The grid specification proposed serves two purposes: in various contexts, these purposes have been described as descriptive and prescriptive; semantic and syntactic; or discovery and use metadata. The first purpose serves up information for human consumption: attaching this metadata to model output will enable a user to ask several key questions to understand its content, find out whether indeed the dataset meets a given scientific need. The second purpose is to delve further and perform operations upon datasets: as stated in Section 1.3, these include commonly performed scientific analysis and visualization: differential and integral calculus on vector and scalar fields; and transformations from one grid to another. The intent is that given the existence of a standard representation of grids, many of these operations will be abstracted into commonly available tools and analysis packages, and in fact may be available as web services.

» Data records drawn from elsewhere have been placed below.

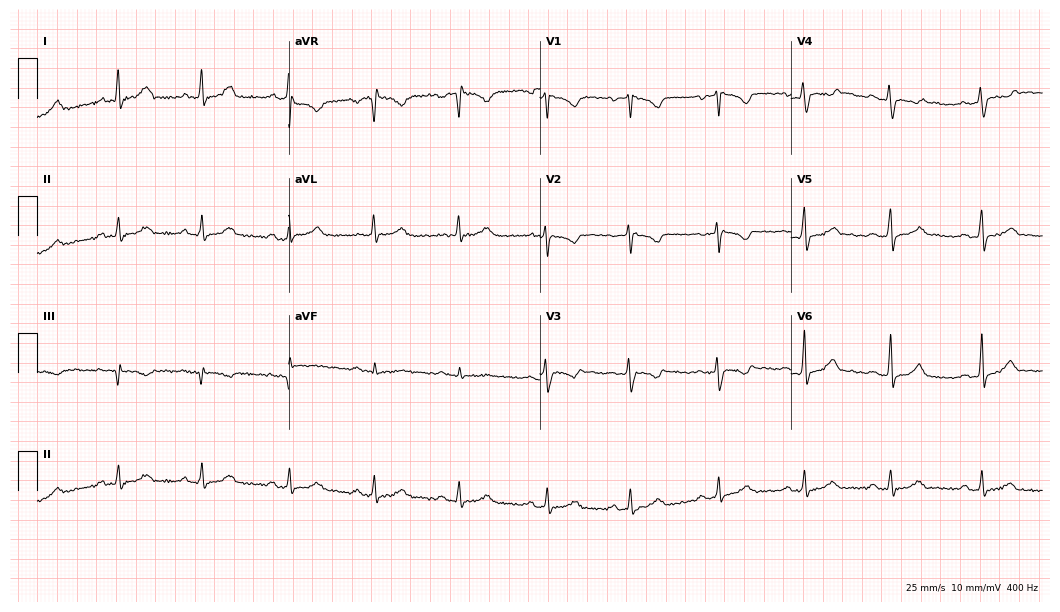
Resting 12-lead electrocardiogram. Patient: a 30-year-old woman. None of these six findings is recorded: first-degree AV block, right bundle branch block (RBBB), left bundle branch block (LBBB), sinus bradycardia, atrial fibrillation (AF), sinus tachycardia.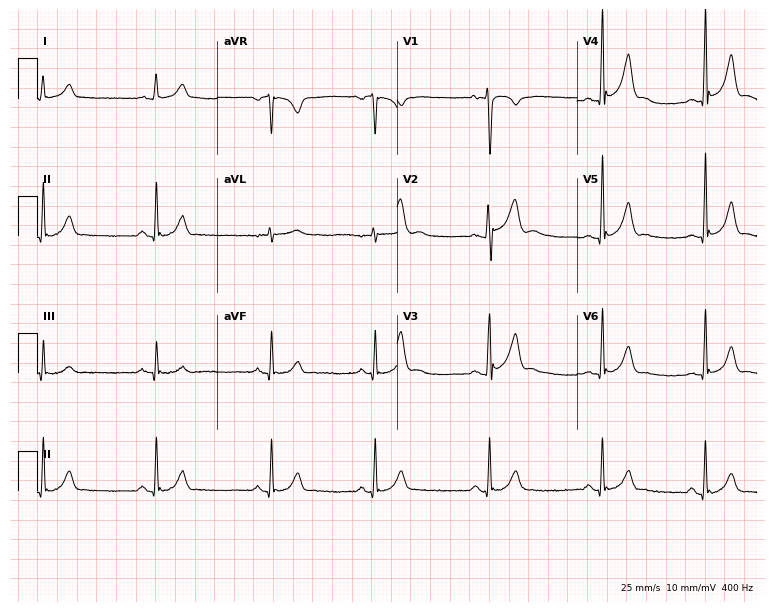
Electrocardiogram, a man, 17 years old. Overall reading on record: normal ECG.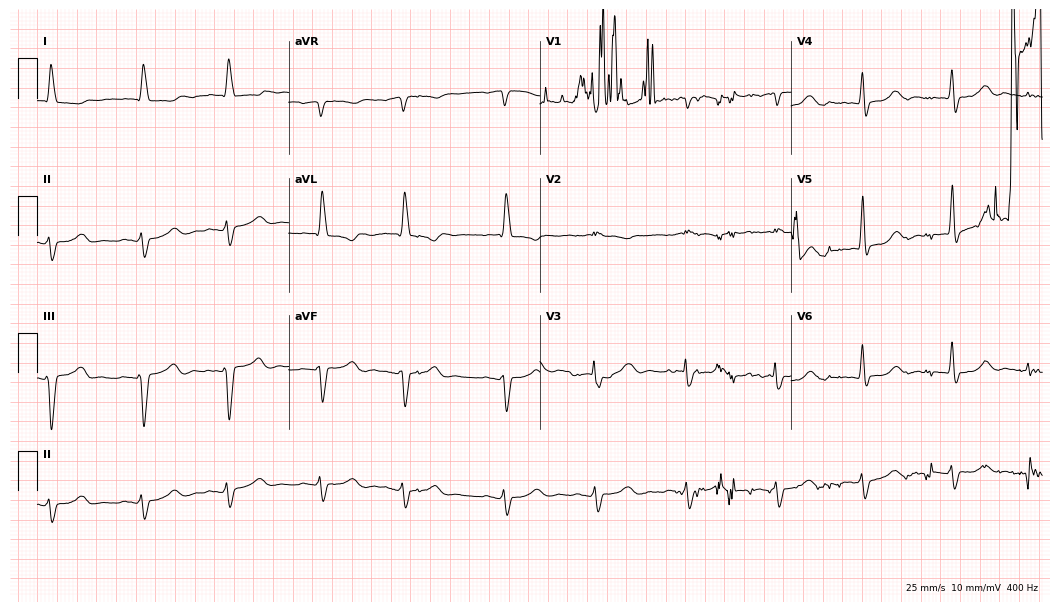
Standard 12-lead ECG recorded from a female patient, 86 years old (10.2-second recording at 400 Hz). None of these six findings is recorded: first-degree AV block, right bundle branch block (RBBB), left bundle branch block (LBBB), sinus bradycardia, atrial fibrillation (AF), sinus tachycardia.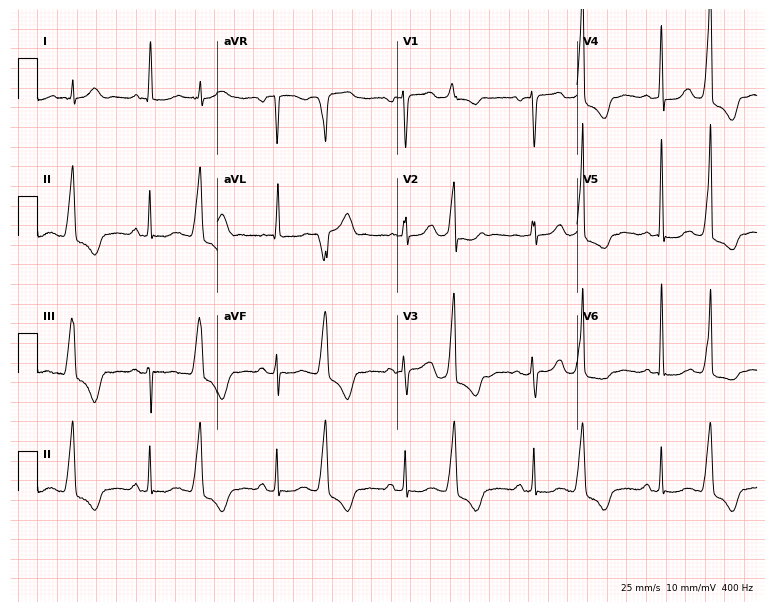
Electrocardiogram, an 80-year-old woman. Of the six screened findings (first-degree AV block, right bundle branch block (RBBB), left bundle branch block (LBBB), sinus bradycardia, atrial fibrillation (AF), sinus tachycardia), none is recorded.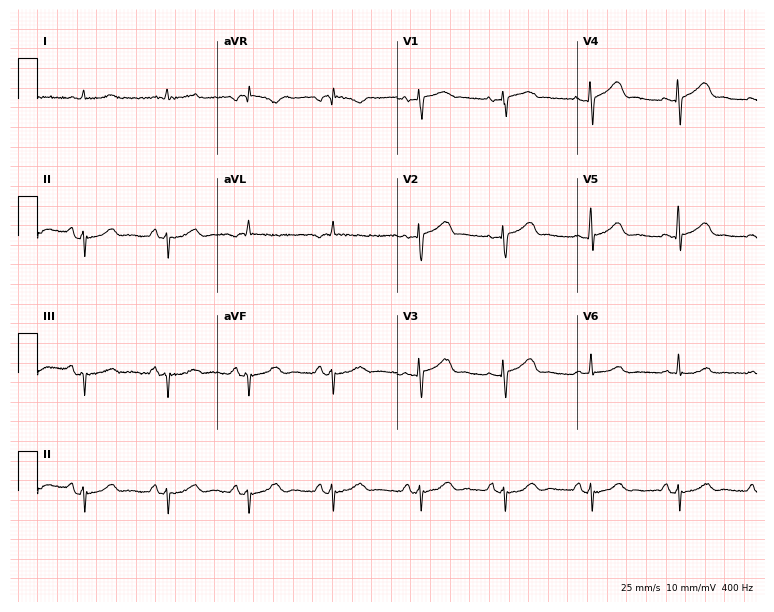
Standard 12-lead ECG recorded from a woman, 70 years old (7.3-second recording at 400 Hz). None of these six findings is recorded: first-degree AV block, right bundle branch block, left bundle branch block, sinus bradycardia, atrial fibrillation, sinus tachycardia.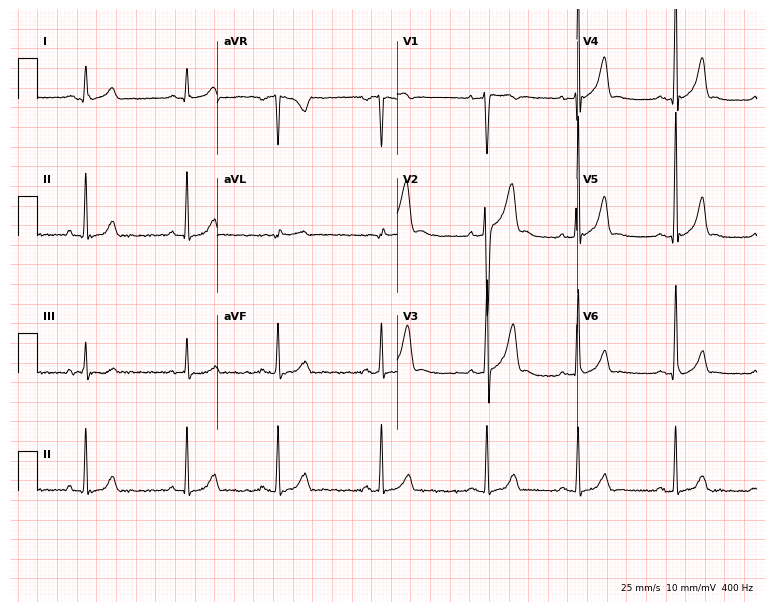
Standard 12-lead ECG recorded from an 18-year-old male patient (7.3-second recording at 400 Hz). None of these six findings is recorded: first-degree AV block, right bundle branch block (RBBB), left bundle branch block (LBBB), sinus bradycardia, atrial fibrillation (AF), sinus tachycardia.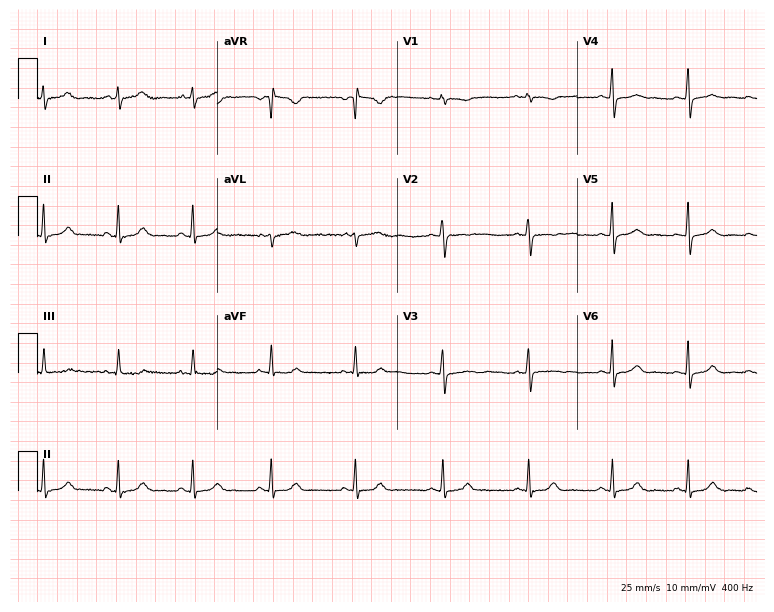
ECG — a 25-year-old female. Labelled as a normal ECG.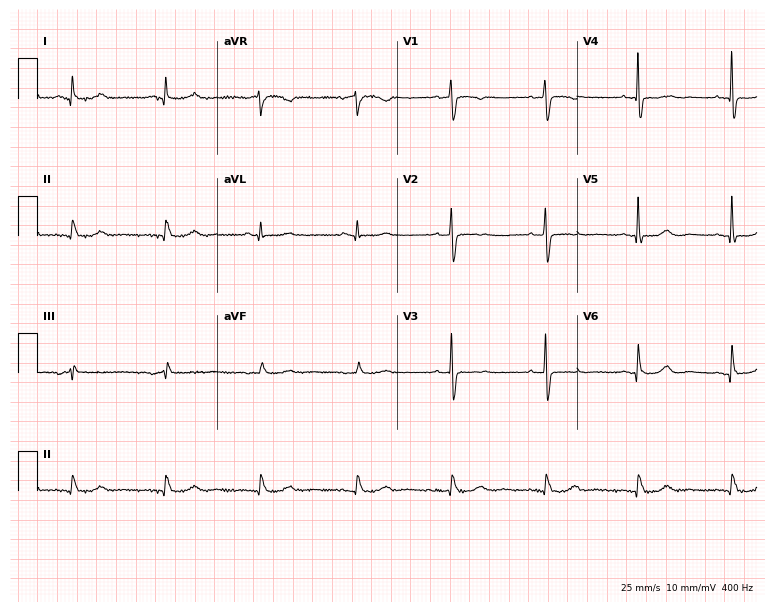
12-lead ECG from a female patient, 57 years old. No first-degree AV block, right bundle branch block (RBBB), left bundle branch block (LBBB), sinus bradycardia, atrial fibrillation (AF) or sinus tachycardia recorded for this tracing. Other findings, if any, are not listed.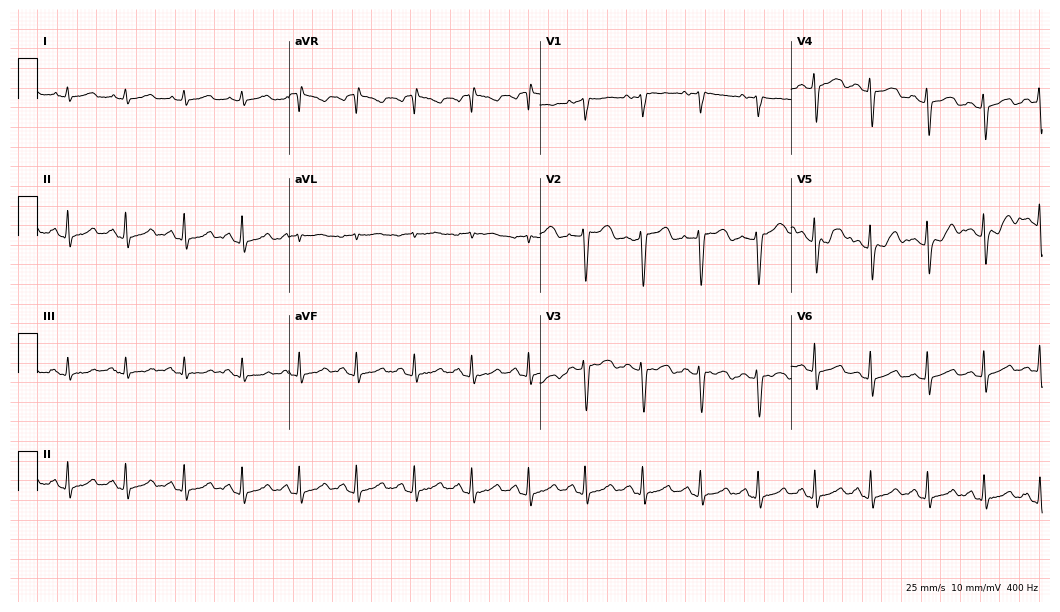
12-lead ECG from a 50-year-old female patient. Labelled as a normal ECG.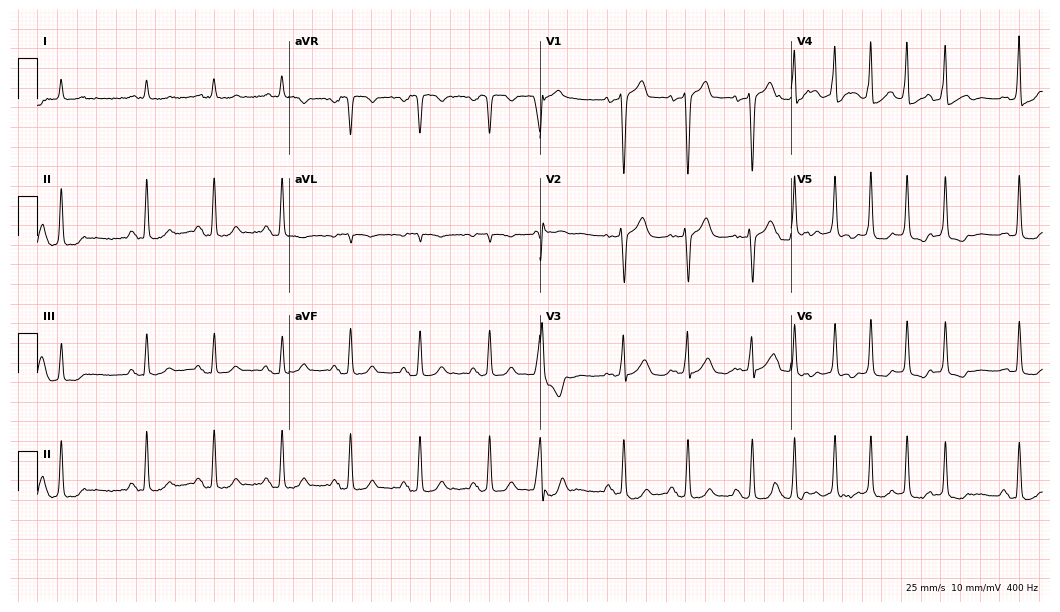
ECG (10.2-second recording at 400 Hz) — a 72-year-old male patient. Screened for six findings — first-degree AV block, right bundle branch block, left bundle branch block, sinus bradycardia, atrial fibrillation, sinus tachycardia — none is recorded. Only these six findings were labelled.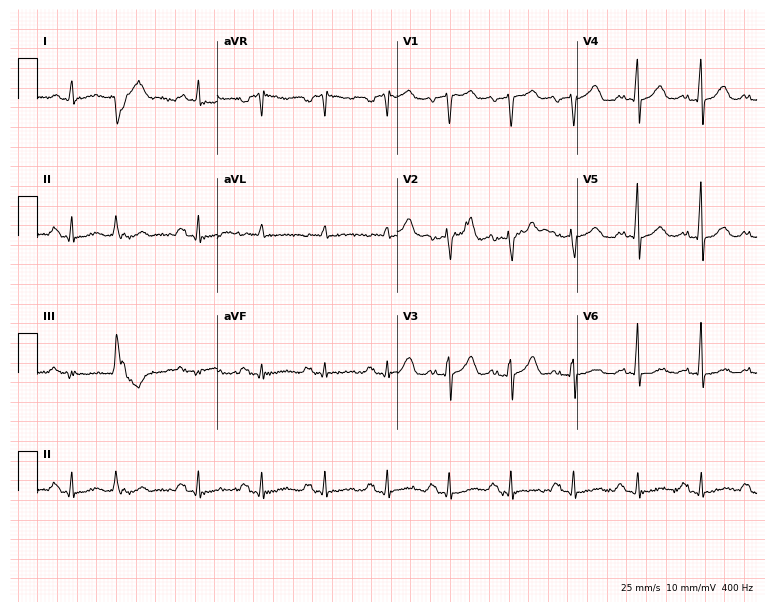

An abstract representation (UML diagram) of the first class of metadata is shown in Figure 21. It is expected that this content will eventually appear as part of a standard XML schema to be applied to data discovery. The content of this schema will be part of extensible controlled vocabularies to be defined by the appropriate domain specialists.


gridspecDetails.png
Figure 21: Semantics of grid specification. This UML diagram shows a vocabulary for describing grid coordinate systems, projections and discretizations. The proposal is that this semantic content uses a controlled, yet extensible, vocabulary maintained by the CF convention committees.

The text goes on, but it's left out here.